Other international telecom service providers seeking an India entry include Kuwait-based Zain Group, Qatar Telecom, Italy-based Telecom Italia SpA, among others. However, some of the global mobile telecom service providers such as Telefonica SA of Spain, French mobile telecommunication services provider, France Telecom and Deutsche Telekom AG of Germany are among those missing out on the opportunity to tap a market that is projected to offer overall mobile services revenues of more than $37 billion by 2012 growing at a CAGR of 18%, according to estimates.
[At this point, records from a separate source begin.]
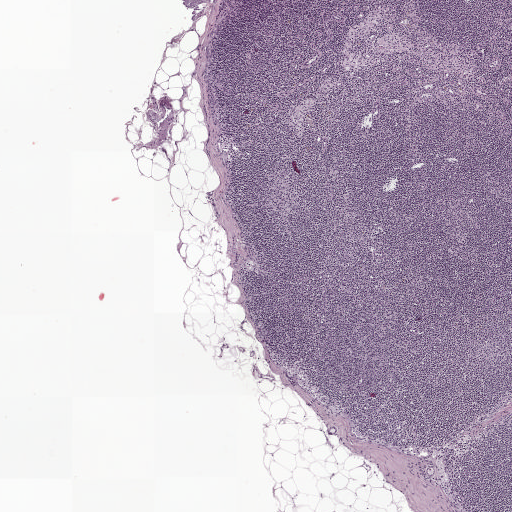
Lymph node section stained with H&E, from a whole-slide image of a breast-cancer sentinel node. Magnification about 2.5×, about 2.0 mm across the frame, about 3.9 µm per pixel.
Question: Which parts of this field are metastatic tumour? Answer with the outline of each region, in pixels.
Answer: One metastatic tumour region; its boundary, reduced to 6 corners and listed clockwise: (225, 8), (227, 11), (227, 15), (217, 23), (218, 17), (221, 12).
Tumour covers under 5% of the frame.

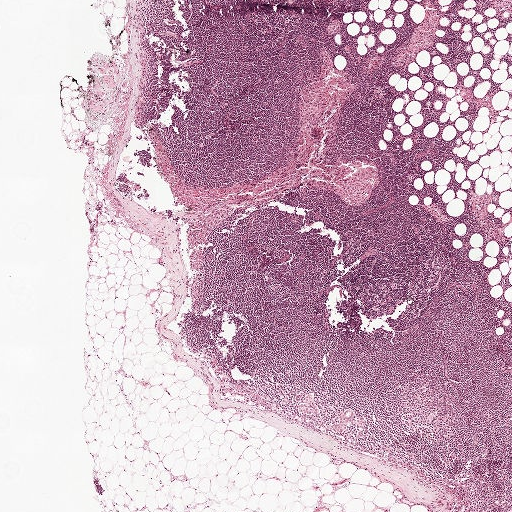
Lymph node section stained with H&E, from a whole-slide image of a breast-cancer sentinel node. Magnification about 2.5×, about 2.0 mm across the frame, about 3.9 µm per pixel.
Question: Which parts of this field are metastatic tumour? Answer with the outline of each region, in pixels.
Answer: Outlines of two tumour regions, largest first (closed clockwise paths, crop pixels): region 1: (344, 410), (352, 410), (354, 413), (353, 419), (355, 420), (361, 416), (363, 417), (365, 420), (364, 426), (361, 428), (352, 425), (348, 425), (346, 426), (347, 430), (337, 433), (325, 429), (326, 423), (337, 420), (338, 412); region 2: (310, 394), (313, 398), (317, 409), (315, 414), (301, 414), (296, 409), (297, 403), (302, 401), (302, 395).
One more small tumour piece is annotated here but not outlined.
Tumour covers under 5% of the frame.

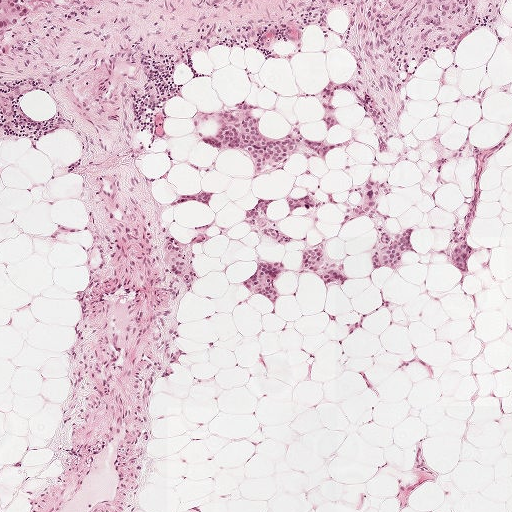
This is a crop of a whole-slide image: an H&E-stained breast-cancer sentinel lymph node section at roughly 5× magnification (about 1.9 µm per pixel; the crop spans about 1 mm).
Question: Which parts of this field are metastatic tumour? Answer with the outline of each region, in pixels.
Answer: Outlines of the eight largest metastatic tumour regions, each a closed clockwise path in crop pixels (x, y), largest first: region 1: (249, 100), (262, 106), (251, 113), (259, 118), (258, 131), (269, 138), (282, 137), (297, 127), (302, 138), (326, 140), (336, 145), (336, 150), (327, 159), (308, 161), (295, 150), (278, 166), (254, 178), (256, 158), (236, 148), (210, 147), (196, 137), (200, 132), (213, 132), (221, 112); region 2: (0, 0), (59, 0), (39, 10), (17, 30), (5, 49), (0, 53); region 3: (383, 230), (397, 235), (411, 230), (414, 251), (404, 254), (400, 266), (397, 268), (373, 269), (370, 266), (369, 259), (380, 244), (380, 231); region 4: (258, 261), (276, 262), (283, 265), (276, 285), (277, 295), (274, 307), (270, 301), (260, 295), (253, 294), (241, 282), (254, 275); region 5: (258, 199), (272, 201), (264, 209), (266, 218), (276, 225), (280, 232), (294, 241), (294, 247), (285, 247), (273, 244), (244, 223), (244, 215), (254, 211), (257, 205); region 6: (170, 242), (182, 250), (196, 267), (193, 282), (189, 288), (177, 280), (163, 263), (166, 246); region 7: (322, 247), (324, 251), (321, 270), (323, 272), (340, 273), (344, 275), (346, 281), (343, 283), (324, 283), (314, 274), (298, 268), (300, 255), (303, 251); region 8: (332, 80), (336, 84), (348, 84), (352, 89), (350, 92), (340, 89), (334, 93), (332, 106), (340, 124), (328, 131), (325, 131), (322, 122), (323, 109), (315, 98), (324, 85).
Six more, smaller tumour regions are not outlined.
About 5% of the image area is annotated as tumour.

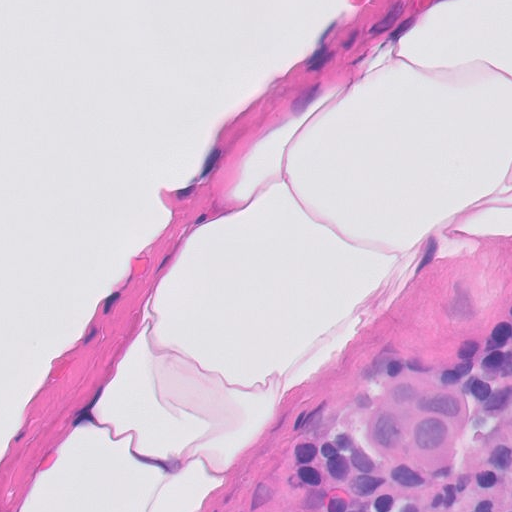
This is a crop of a whole-slide image: an H&E-stained breast-cancer sentinel lymph node section at roughly 40× magnification (about 0.25 µm per pixel; the crop spans about 0.13 mm).
Question: Which parts of this field are metastatic tumour? Answer with the outline of each region, in pixels.
Answer: Tumour region outline (a closed clockwise path, crop pixels): (389, 352), (492, 354), (511, 433), (511, 471), (382, 497), (324, 432).
The annotated tumour makes up about 10% of the crop.

Such growth trends bring with it corresponding increase in investments as government estimates suggest that the overall telecommunication sector will need $73 billion over the next five years to achieve a tele-density of up to 45%. And, a major chunk of the investment is expected to be realized through Foreign Direct Investment (FDI), particularly in the area of mobile communication.
“The Indian National Congress led government’s pledge to revive the economy from the slowdown with continued liberalization will likely see more regulatory reforms toward attracting investments in the telecom sector, among others,” added Rangar
It becomes significant as the government has granted new licenses and spectrum to aspiring operators such as Datacom Solutions a subsidiary of one of India’s leading consumer durables company Videocon Industries Ltd; and Loop Telecom, a BPL Mobile Communications group company, which are likely targets – but within the regulatory purview of the overseas entity’s stake in the domestic company not to exceed 74%.